Wakil Kapolda (Wakapolda) Banten Brigjen Pol Tomex Kurniawan meminta agar seluruh anggota yang tergabung dalam satgas dapat melakukan pendampingan dengan sabik-baiknya. Sebagai daerah yang cukup besar, ujarnya, Provinsi Banten diharapkan dapat lebih kuat, sehat dan mandiri dengan adanya bantuan tersebut. Ia turut menyayangkan dengan banyaknya berita bohong mengenai besarnya hutang pemerintah kepada asing, padahal negara Indonesia sangat kuat dan sehat.  

“Saya harap nanti tidak ada lagi bansos dan hibah, karena itu artinya masyarakat Banten sudah kuat dan sehat secara fisik maupun ekonomi. Kalau saudara kita dibantu, diangkat, semua akan bangkit bersama dan mampu membangun bangsa,”ujarnya.

Kepala Dinas Sosial Provinsi Banten Nurhana menjelaskan, Rakor ini bertujuan untuk mensosialisasikan keberadaan Satgas ini di Provinsi Banten, agar seluruh stakeholder mengetahui bahwasanya pelaksanaan hibah dan bansos saat ini dikawal dan diamankan oleh seluruh Aparatur Kepolisian di setiap tingkatan.  “Kepada pihak-pihak yang masih mau bermain-main dengan hibah bansos apabila masih membandel akan berurusan dengan Korps Kepolisian,” kata Nurhana.

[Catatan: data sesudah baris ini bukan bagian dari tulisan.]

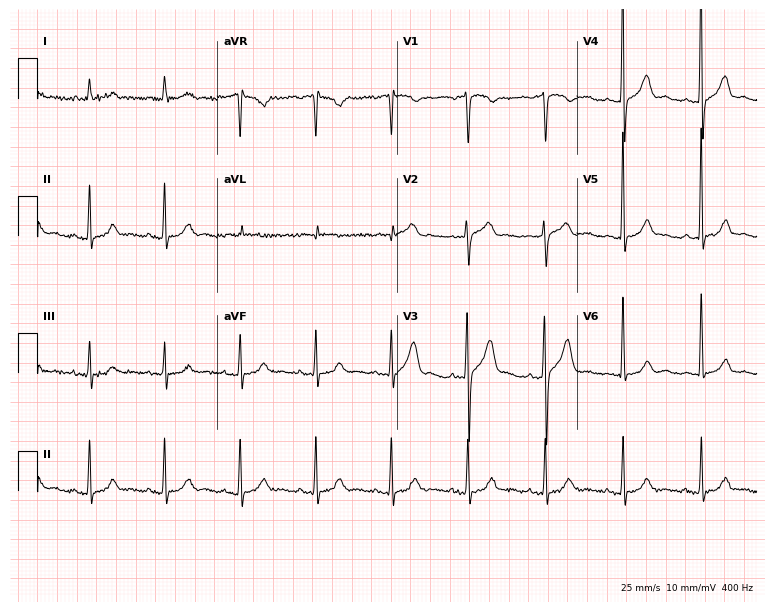
Electrocardiogram (7.3-second recording at 400 Hz), a man, 72 years old. Of the six screened findings (first-degree AV block, right bundle branch block, left bundle branch block, sinus bradycardia, atrial fibrillation, sinus tachycardia), none is recorded.

Selain mensosialisasikan keberadaan Satgas, lanjut Nurhana, rapat hari ini juga bertujuan untuk mengkoordinasikan secara sinergis potensi-potensi yang dimiliki Kepolisian maupun Pemerintah Daerah untuk mengawal dan mengamankan  “Penyaluran Bansos agar dapat terlaksana dengan optimal,” ucapnya.